For EU specific regulations, please visit Europe: Securities Related Laws.

Even though digital assets (including tokens, ICO tokens, and cryptocurrencies) have no legal status in Czech Republic legal system, assuming that they might be identified as securities, following existing laws may be related to their turnover: the Securities Act (1992) (2008 amendment); the Commercial Code (1991); the Investment Fund Code (1992); and the Securities Commission Act (1998).

As the financial market supervisory authority, the Czech National Bank issues authorisations (licences) to the majority of entities providing services on the financial market (banks, insurance companies, investment firms, management companies, payment institutions, etc.). In this context, it also issues other permissions or approvals (approvals of securities prospectuses, approvals of the publication of takeover bids, prior consents to the justification of a consideration amount when applying the squeeze-out principle, etc.). In these cases the Czech National Bank acts as an administrative authority pursuant to Article 1(3) of the Act on the Czech National Bank and to other, sector-specific laws. The procedures for submitting applications for permission or approval to the Czech National Bank are governed by the relevant sector-specific laws (e.g. the Act on Banks, the Collective Investment Act, the Capital Market Undertakings Act, the Act on Bonds, the Act No 240/2013 Coll., Act on Management Companies and Investment Funds etc.) and subsequently also in decrees issued by the Czech National Bank to implement the individual laws.

In the area of public offers of investment securities or the admission of investment instruments to a regulated market pursuant to the Capital Market Undertakings Act Act No. 256/2004 Coll.

and on Supervision in the Capital Market Area

Basing on the new Capital Market Undertakings Act (updated after July 2009) is available in Czech only, the CNB decides on the following applications:

  • security prospectuses,
  • base prospectuses, and
  • documents containing information equivalent to information in a prospectus.

The CNB approves a security prospectus at the request of the entity that drafted the prospectus, with the exception given in Article 36c(4) of the Capital Market Undertakings Act. The requisites of the prospectus are laid down in Commission Regulation (EC) No 809/2004 of 29 April 2004 ,implementing Directive 2003/71/ES of the European Parliament and of the Council.

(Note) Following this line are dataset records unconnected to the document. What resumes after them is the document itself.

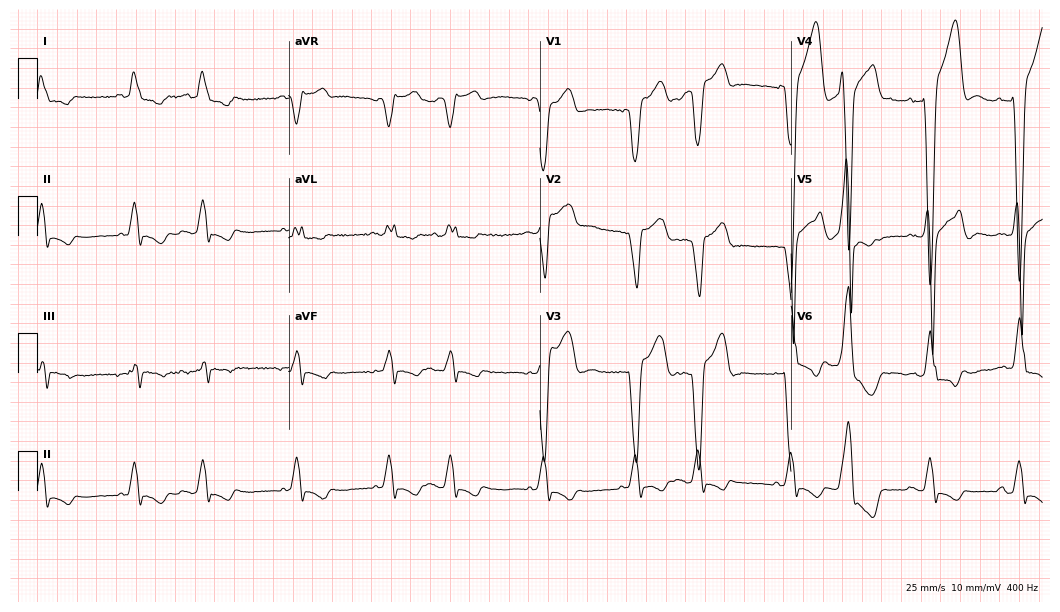
Resting 12-lead electrocardiogram. Patient: a male, 70 years old. The tracing shows left bundle branch block.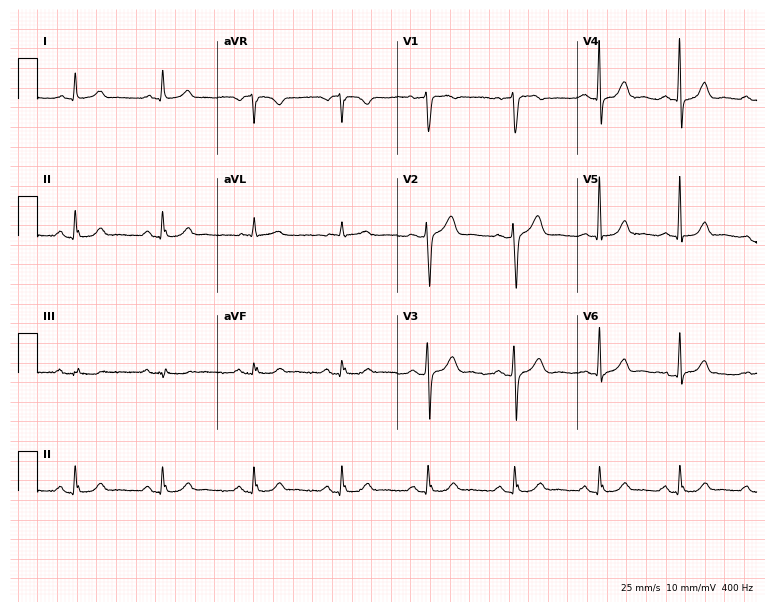
Electrocardiogram, a 61-year-old male patient. Overall reading on record: normal ECG.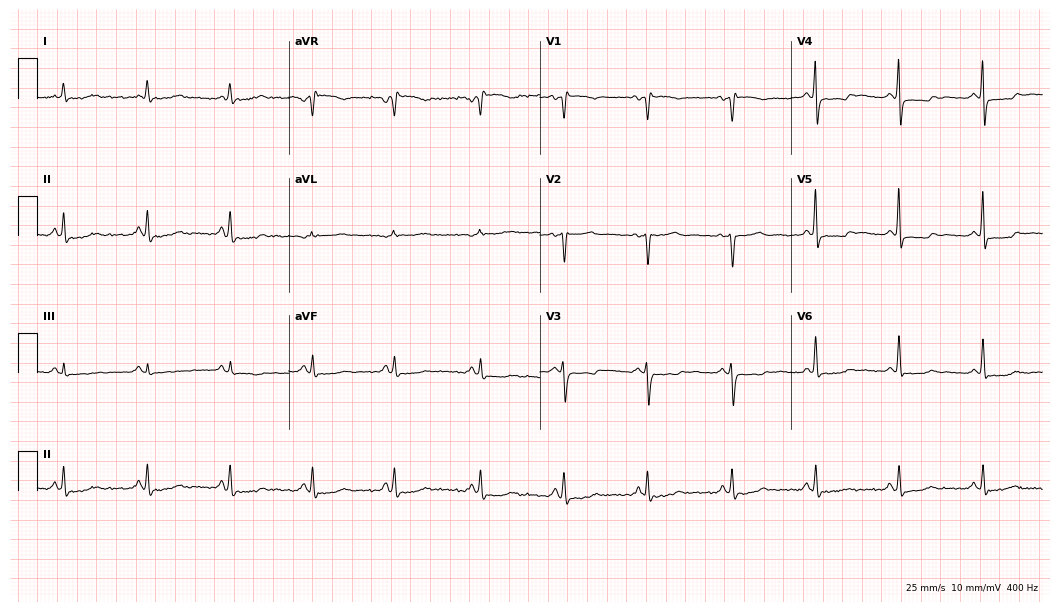
Electrocardiogram (10.2-second recording at 400 Hz), a female, 60 years old. Of the six screened findings (first-degree AV block, right bundle branch block, left bundle branch block, sinus bradycardia, atrial fibrillation, sinus tachycardia), none is recorded.

In connection with a public offer to purchase or exchange participating securities admitted for trading on a regulated market pursuant to Article 330 of of the Act on Commercial Companies and Cooperatives (Business Corporations Act), the CNB decides on: prohibiting the making of a public offer of a contract or making a call to rectify defects in the offer.

In connection with the compulsory transfer of participating securities admitted to trading on a regulated market (squeeze-out), the CNB decides on:

  • granting prior consent to the justification of proposed consideration amounts pursuant to the Act on Business Corporations. The form of the individual applications is not stipulated.